MarAd continued to participate in exercises in May and July, and those set for October 1970.
MarAd maintains, in Washington, a full-time military plans officer who is also a permanent member of the NATO Shipping Working Group, chaired by the Supreme Allied Command Atlantic. Personnel of the Pacific office have, for many years, provided briefings for military students in the Commander Western Sea Frontier course in Advanced Navy Control of Shipping.
An excellent working relationship between the Naval Control of Shipping organization in the Pacific Ocean area and the Maritime Administration has developed and has been maintained during the Vietnam sea-lift.
The Maritime Administrator serves as Joint Chairman of the Planning Board for Ocean Shipping (PBOS),* the NATO agency charged with emergency allocation of shipping in a wartime situation. A sizable amount of time and energy is devoted to this effort and on 14-17 April 1970, the 22nd Plenary Session of this body was held in Washington, D.C., with representatives of 13 NATO nations and five NATO military commands in attendance. In May 1969, this organization played a significant role in a major NATO exercise, CivLog-69, which included aspects of NATO shipping control. Numerous MarAd personnel were involved.
*See R. J. Barrett, “NATO’s Planning Board for Ocean Shipping,” U. S. Naval Institute PROCEEDINGS, April 1970, pp. 124-125.
The President’s new maritime program clearly recognizes the strategic value of the U. S. merchant marine and has been strongly endorsed by the Secretary of Defense and the Under Secretary of the Navy.

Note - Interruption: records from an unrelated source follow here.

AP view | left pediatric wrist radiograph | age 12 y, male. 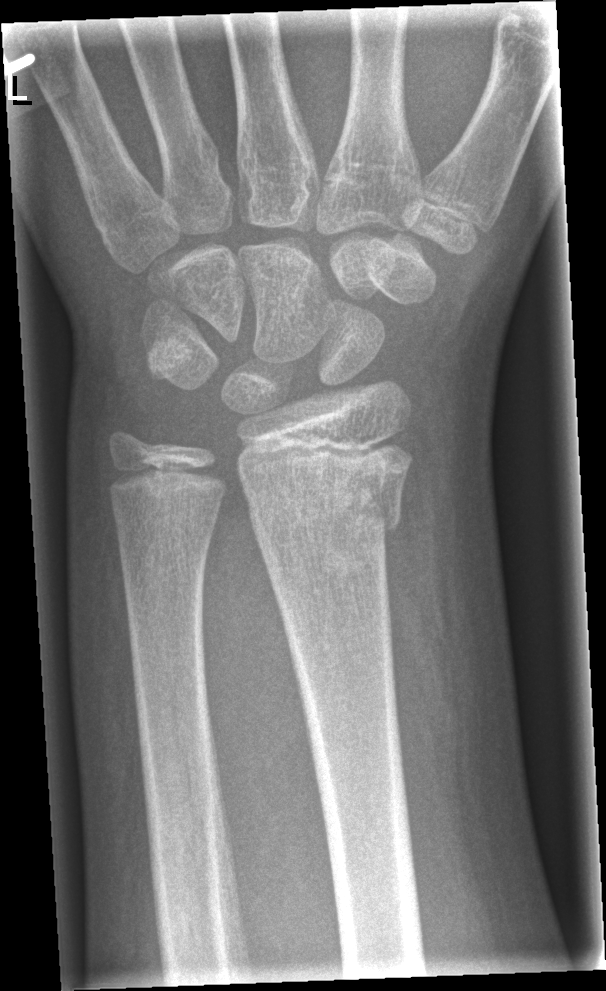
Q: Any fracture seen?
A: One fracture at 232 434 415 555
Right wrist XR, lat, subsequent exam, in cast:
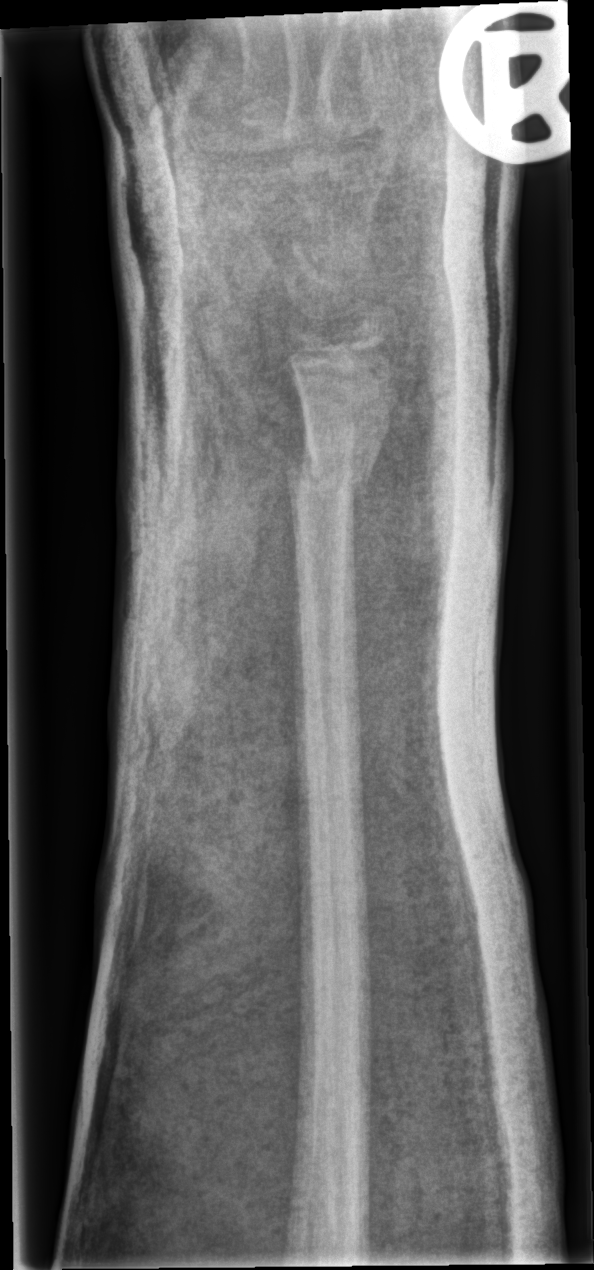

  # boxes as x1,y1,x2,y2 (top-left / bottom-right, pixel units)
  fracture: 1 @ [282, 426, 384, 518]

Planning and ship design personnel of the Maritime Administration are in close and frequent contact with sealift planners in the offices of the Secretary of Defense, the Joint Chiefs of Staff, and the Chief of Naval Operations. Surely, Commanders Aber and Garber must be aware that section 501(b) of the Merchant Marine Act of 1936 requires review of plans of new ships by the Navy Department and approval by the Secretary of the Navy before construction differential subsidy may be granted.

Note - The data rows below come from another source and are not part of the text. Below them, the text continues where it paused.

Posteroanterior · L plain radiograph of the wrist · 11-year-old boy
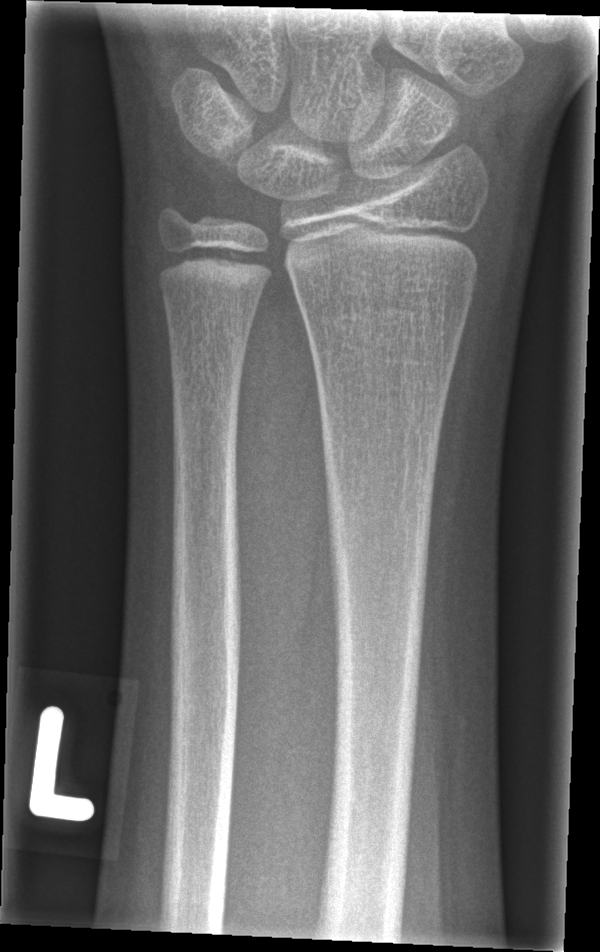

fracture: none labeled
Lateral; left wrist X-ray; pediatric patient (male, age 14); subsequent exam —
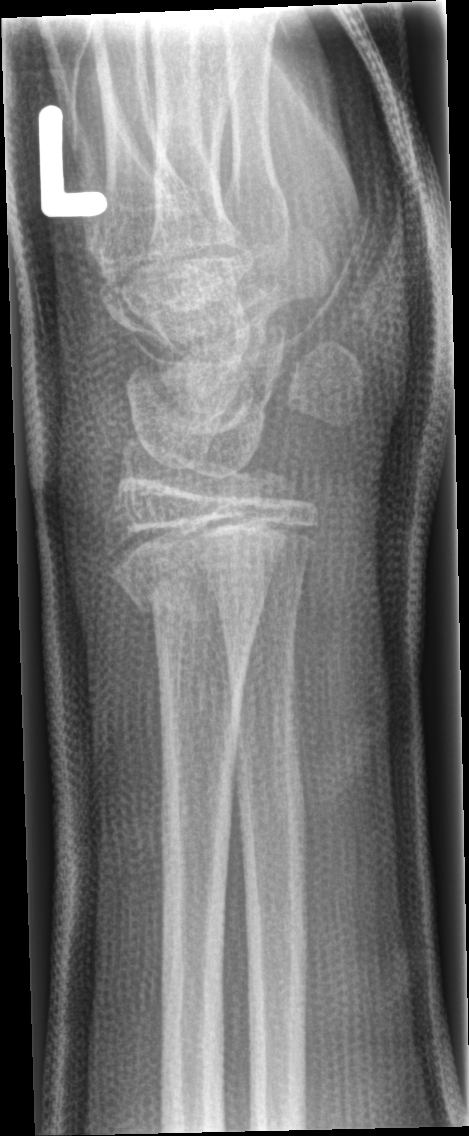 • Fx — (103, 514, 288, 616).

Electronic data processing has been employed in NATO Naval Control of Shipping Command Post exercises since 1966. A PBOS working group is currently studying its application in detail. Detailed emergency port operating plans have been developed. As a by-product of the Integrated Sealift Study, a ships’ information system which maintains updated characteristics of merchant ships has been developed co-operatively by the Navy, MarAd, and the Department of Transportation.

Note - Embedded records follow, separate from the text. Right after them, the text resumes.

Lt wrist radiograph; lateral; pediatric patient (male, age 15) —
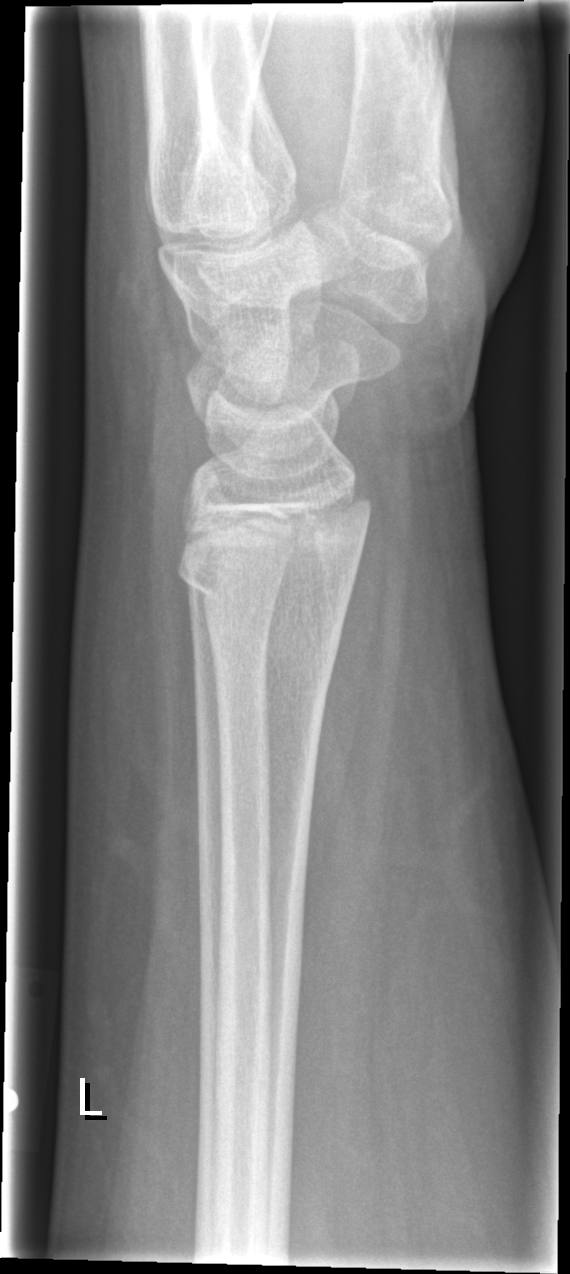
FINDINGS: Fx — 167,545,360,636.
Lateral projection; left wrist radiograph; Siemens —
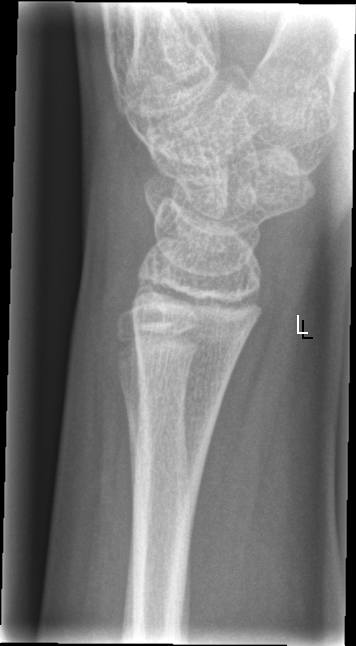 bone fracture: none labeled
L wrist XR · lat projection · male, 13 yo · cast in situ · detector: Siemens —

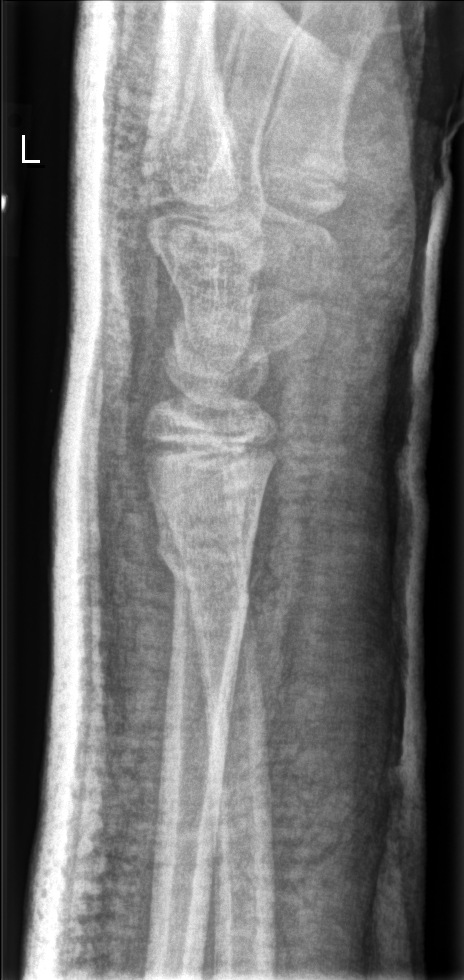 Pixel coordinates, top-left origin, xyxy. Fracture — 152,514,256,624. AO/OTA classification: 23r-M/3.1; 23u-E/7.
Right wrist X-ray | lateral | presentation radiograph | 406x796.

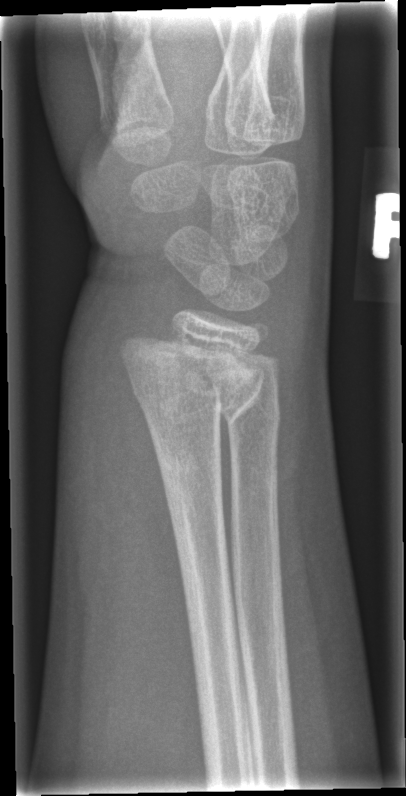

AO/OTA = 23r-E/2.1; 23u-M/2.1
Fx = 2 @ <113,325>-<261,431> <223,387>-<285,442>
Pronator quadratus fat-pad sign = <89,320>-<184,598>
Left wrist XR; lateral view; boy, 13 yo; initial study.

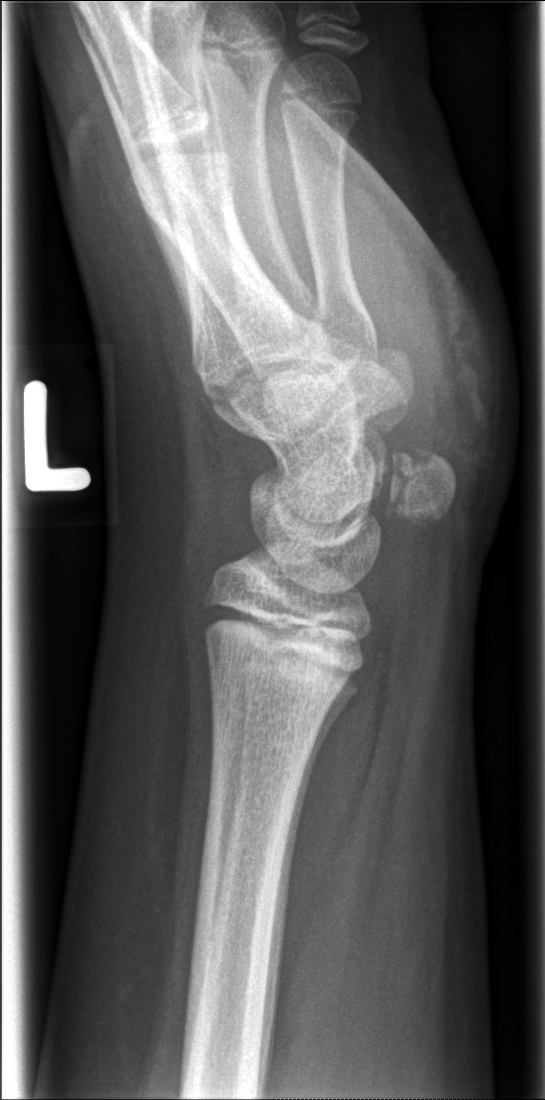 FINDINGS: Fx: none.
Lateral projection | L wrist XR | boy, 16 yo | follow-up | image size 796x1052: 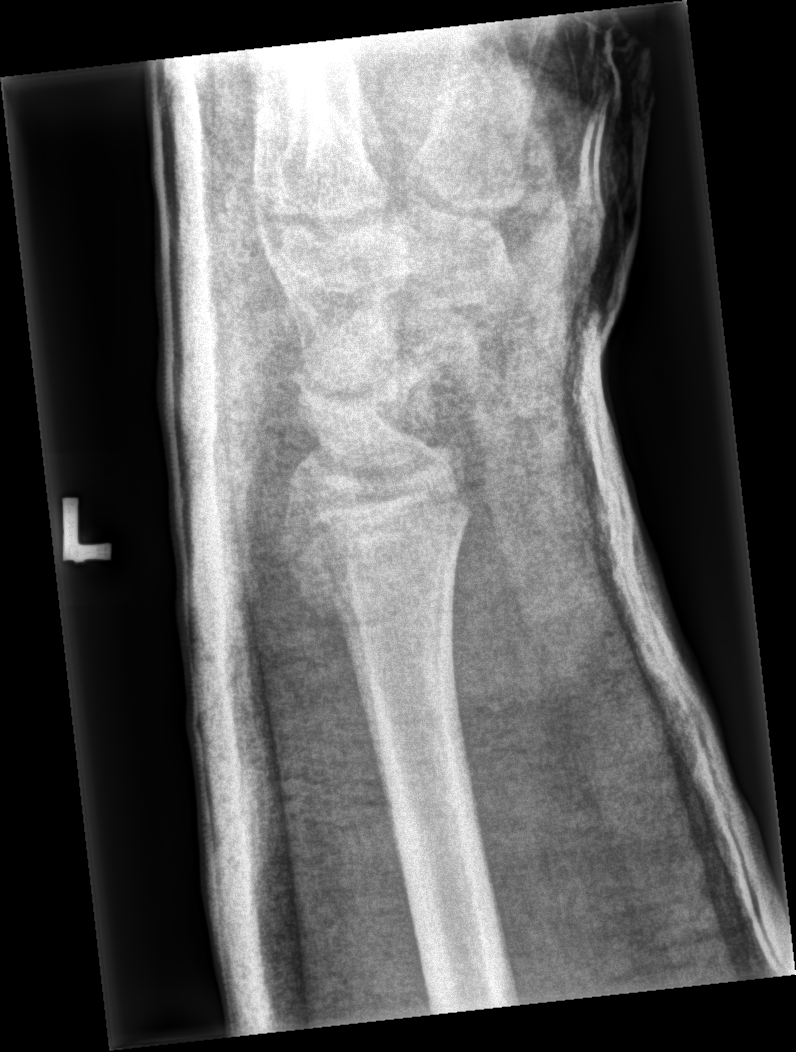

FINDINGS: (boxes as x1,y1,x2,y2 (top-left / bottom-right, pixel units)) Fracture: 275 484 461 628.

Much work needs to be done, but such work is being prosecuted aggressively. The cognizant Congressional Committees have been kept thoroughly informed, particularly during the recent period of maritime program hearings. Should the authors of the article wish to examine the issue in greater depth, the Maritime Administration would welcome the opportunity to assist them as it would have welcomed such an opportunity during the preparation of the article. The allegation of inactivity and complacency was most unfortunate and thoroughly unwarranted.